## Your assignment
Restate the listing below word for word, pictures excluded.

## Supplied information
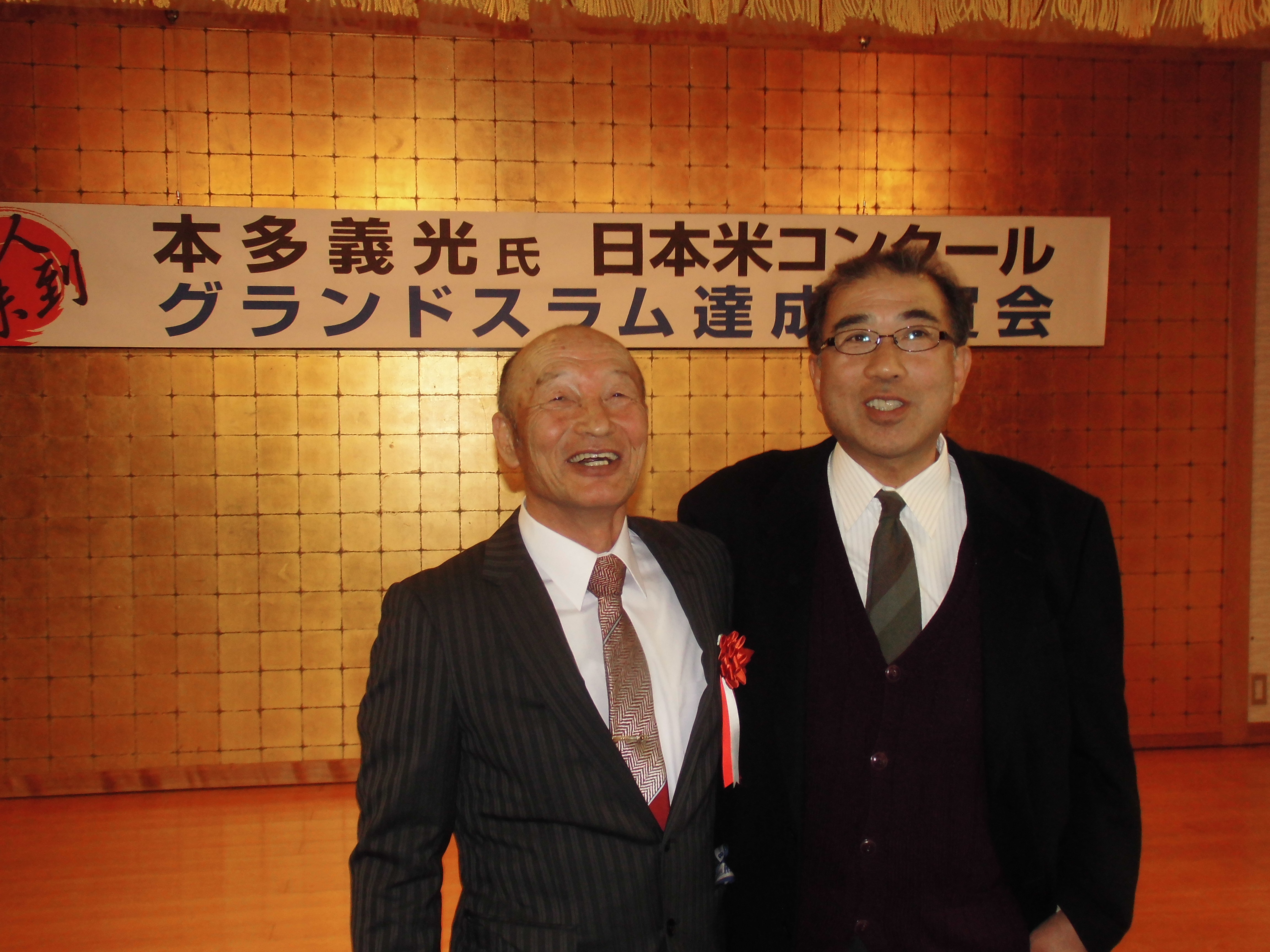 本多義光氏 日本米コンクール グランドスラム達成祝賀会（右は、弟子の細金剛）
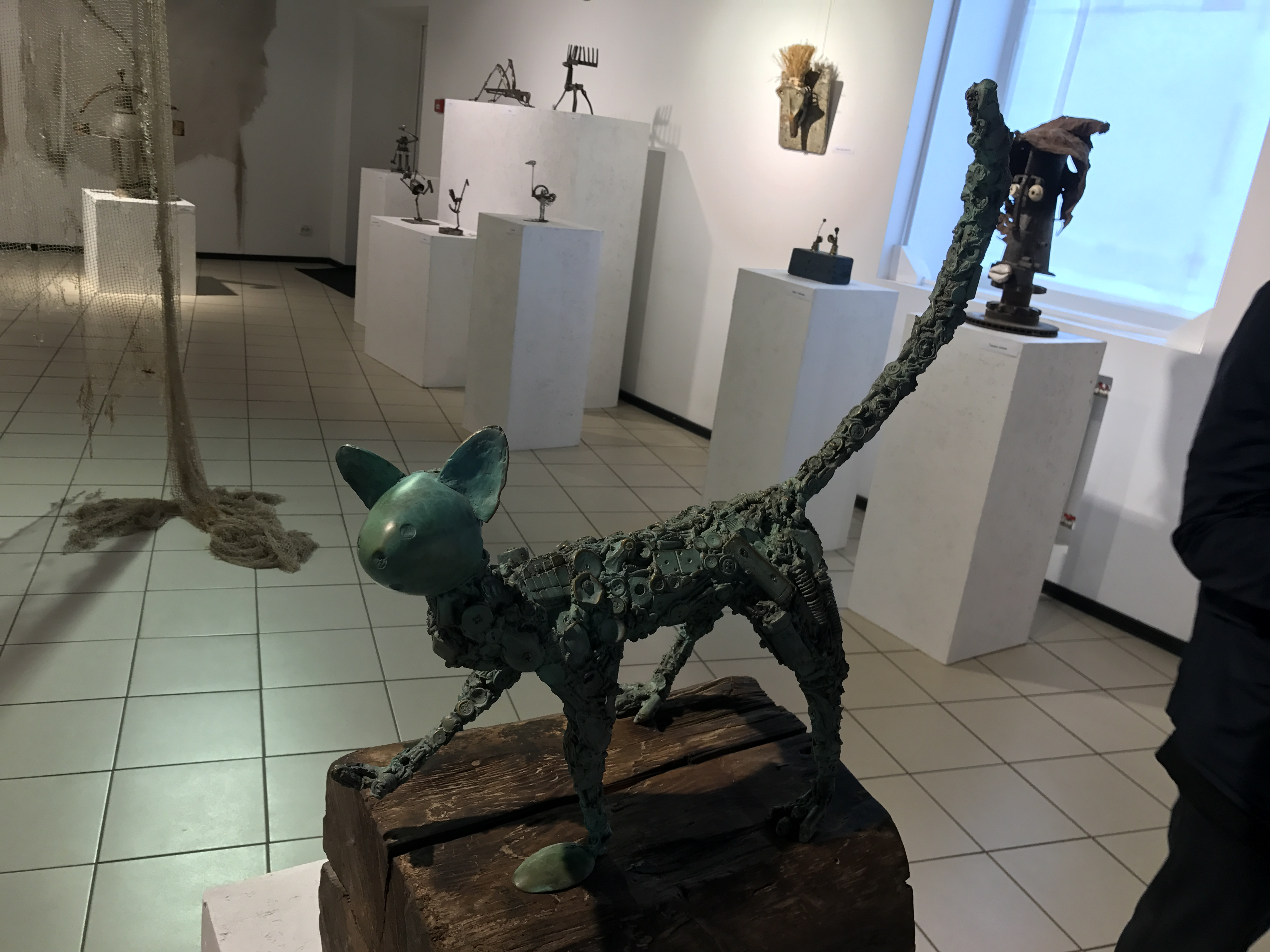 Выставка Андрея Сикорского. 2017 г.
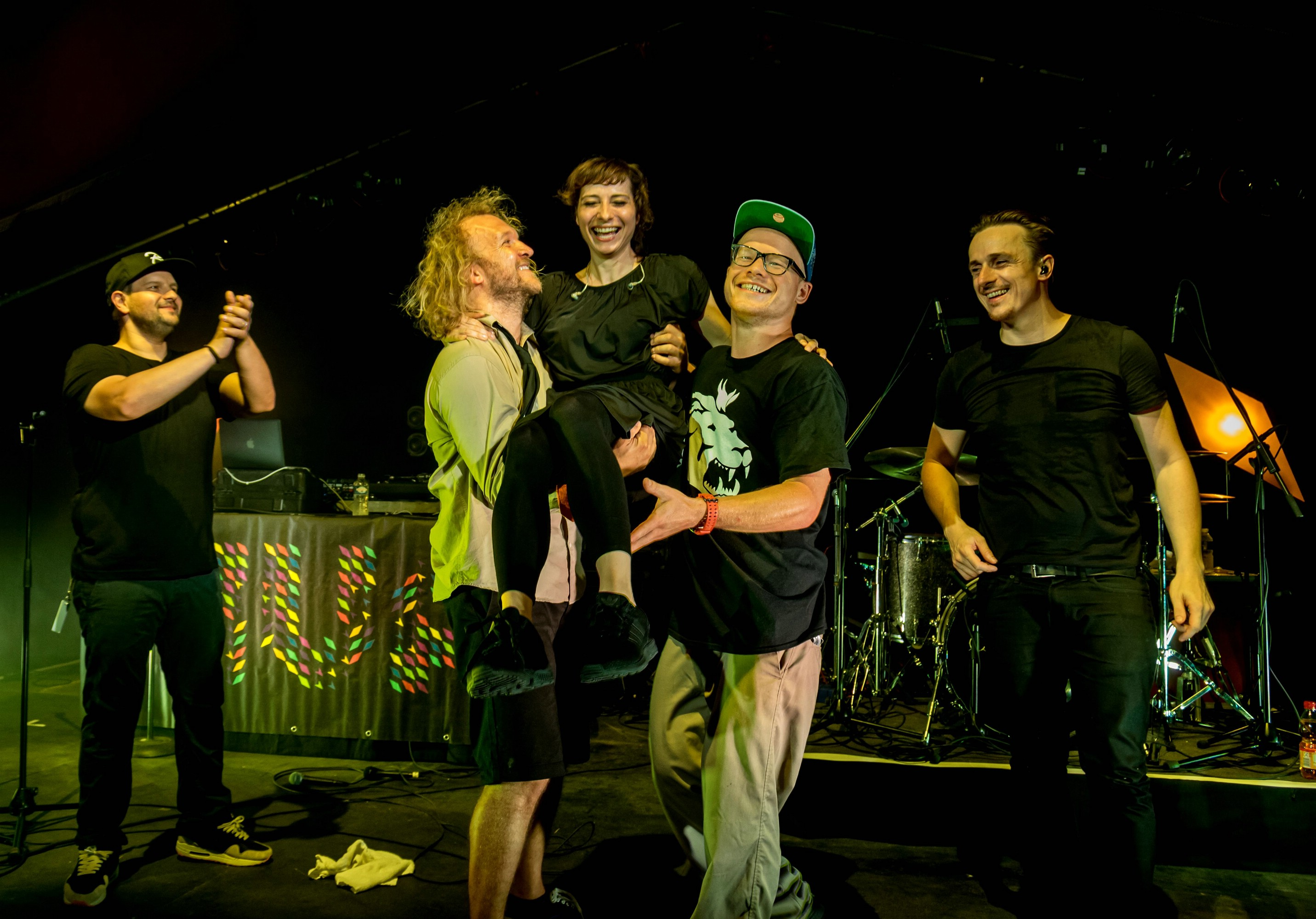 Das Zelt Musik Festival 2014 in Freiburg im Breisgau (16.07.2014 - 03. 08.2014) Die Gruppe "Fiva" im Spiegelzelt
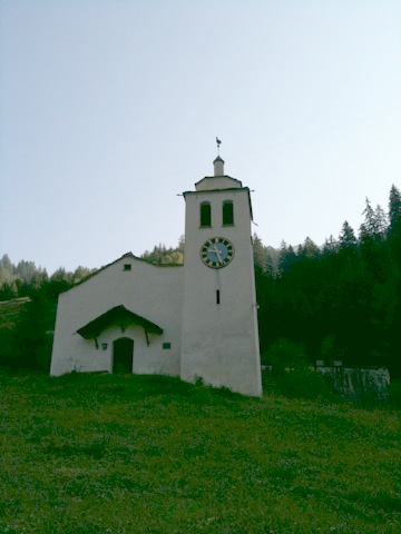 reformierte Kirche Ausserferrera (Kanton Graubünden)
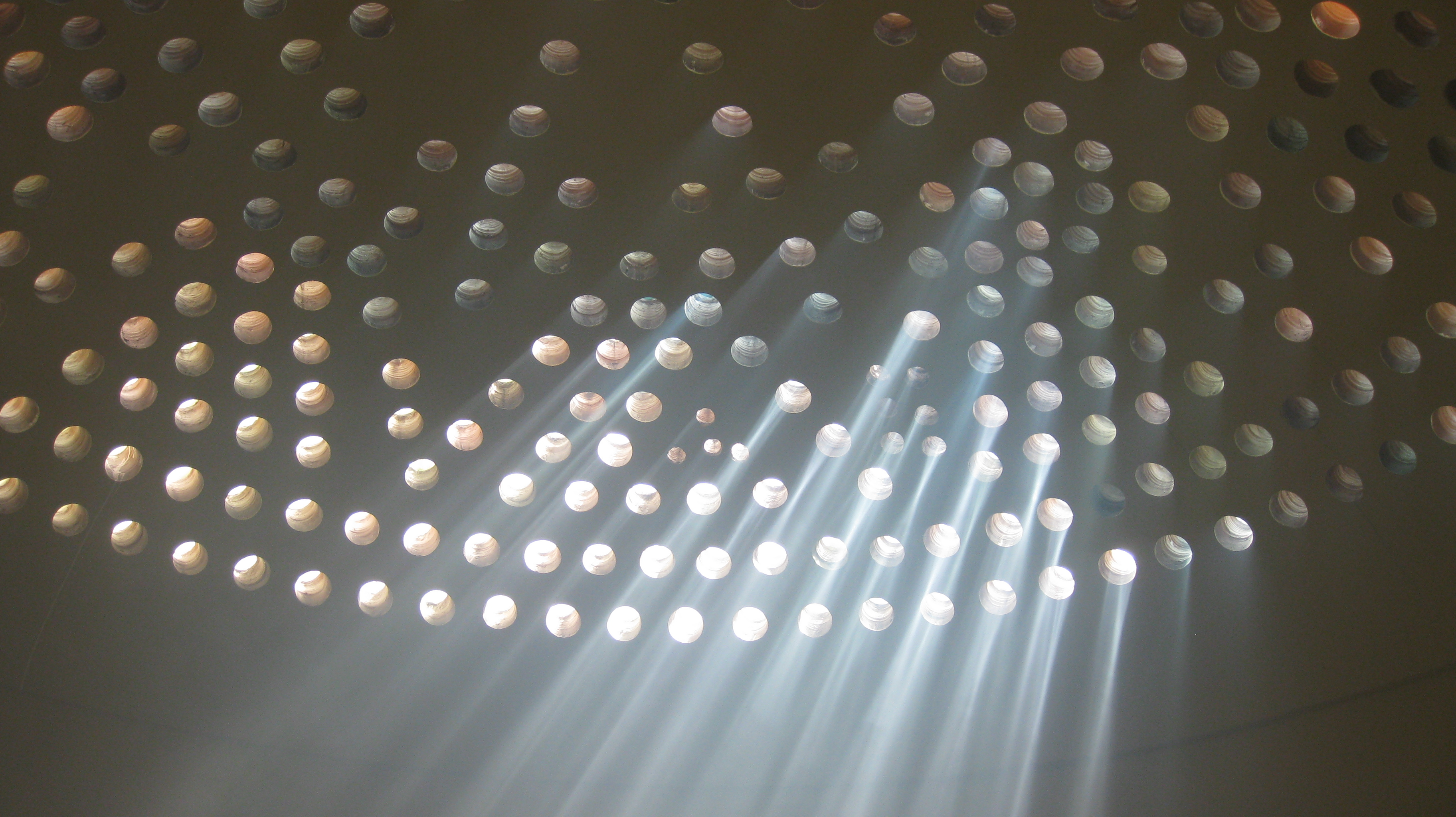 Acco (Acre, Akko) - Hamam el Basha (Hamam el Pasha) עכו חמאם אל באשה (חמאם אל פאשה) - בית המרחץ התורכי

## Answer box
 本多義光氏 日本米コンクール グランドスラム達成祝賀会（右は、弟子の細金剛）
 Выставка Андрея Сикорского. 2017 г.
 Das Zelt Musik Festival 2014 in Freiburg im Breisgau (16.07.2014 - 03. 08.2014) Die Gruppe "Fiva" im Spiegelzelt
 reformierte Kirche Ausserferrera (Kanton Graubünden)
 Acco (Acre, Akko) - Hamam el Basha (Hamam el Pasha) עכו חמאם אל באשה (חמאם אל פאשה) - בית המרחץ התורכי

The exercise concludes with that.